A vigilância decorre ao longo de todo o ano, com maior intensidade entre maio e outubro, período de maior atividade vetorial. Nos locais considerados prioritários — incluindo aeroportos, portos, áreas de armazenamento e transporte de mercadorias, empresas de recauchutagem de pneus e regiões fronteiriças —, a monitorização é realizada de forma contínua durante todo o ano, em conformidade com o Regulamento Sanitário Internacional (RSI), que visa prevenir a introdução e disseminação transfronteiriça de doenças.
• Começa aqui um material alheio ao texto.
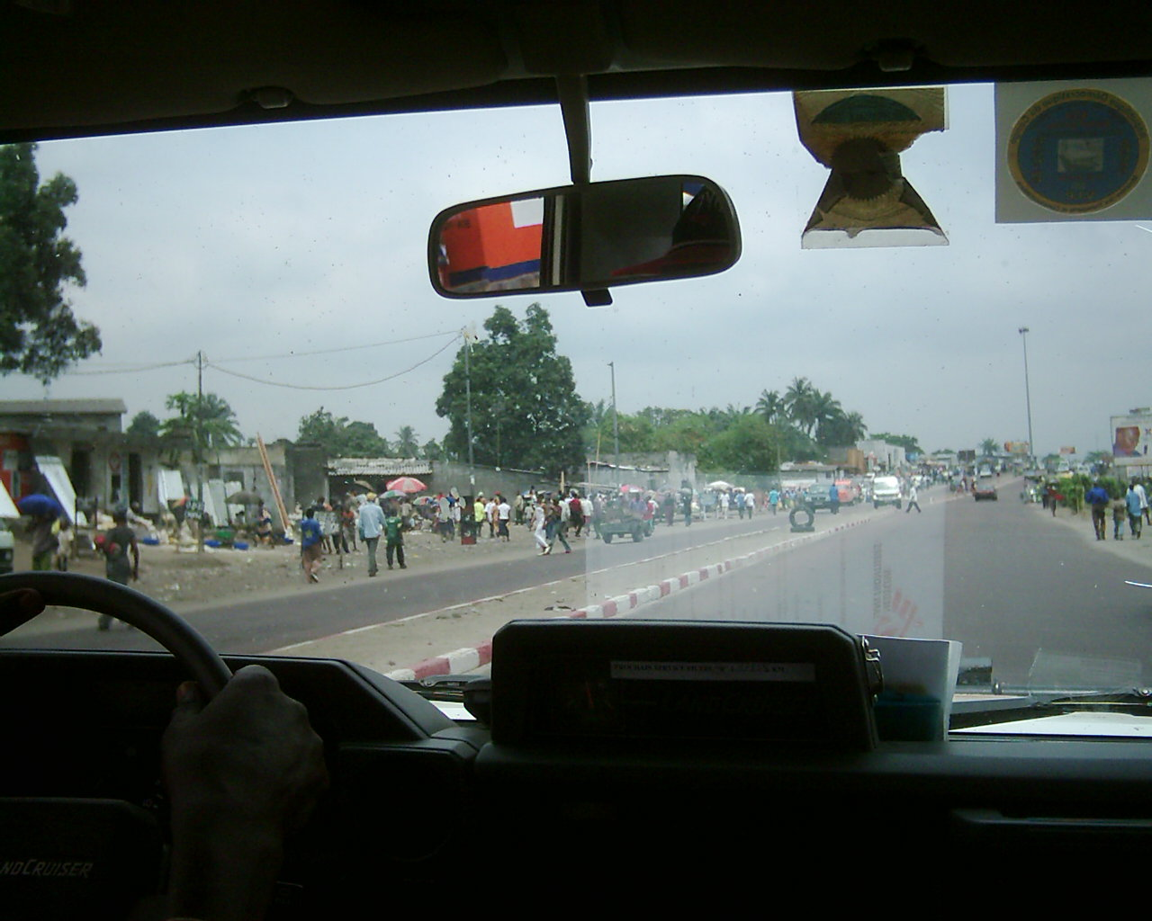 Boulevard Lumumba à N'Djili, Kinshasa, 2003. Personal picture, I set it in public domain.

O REVIVE tem como objetivos: 

  • Monitorizar a atividade de artrópodes, como mosquitos e carraças, que se alimentam de sangue;
  • Identificar as espécies presentes em Portugal e acompanhar a sua distribuição ao longo do ano;
  • Detetar agentes patogénicos (vírus, bactérias, protozoários) com relevância para a saúde pública;
  • Cumprir os requisitos do Regulamento Sanitário Internacional (RSI), garantindo vigilância em pontos de entrada no país;
  • Definir níveis de alerta que orientem a atuação das autoridades de saúde para intervenção.

Este programa resulta de protocolo entre a Direção-Geral da Saúde, as ex-Administrações Regionais de Saúde do Algarve, Alentejo, Centro, Lisboa e Vale do Tejo e Norte, a Direção Regional de Saúde da Madeira, a Direção Regional de Saúde dos Açores e o Instituto Nacional de Saúde Doutor Ricardo Jorge (INSA).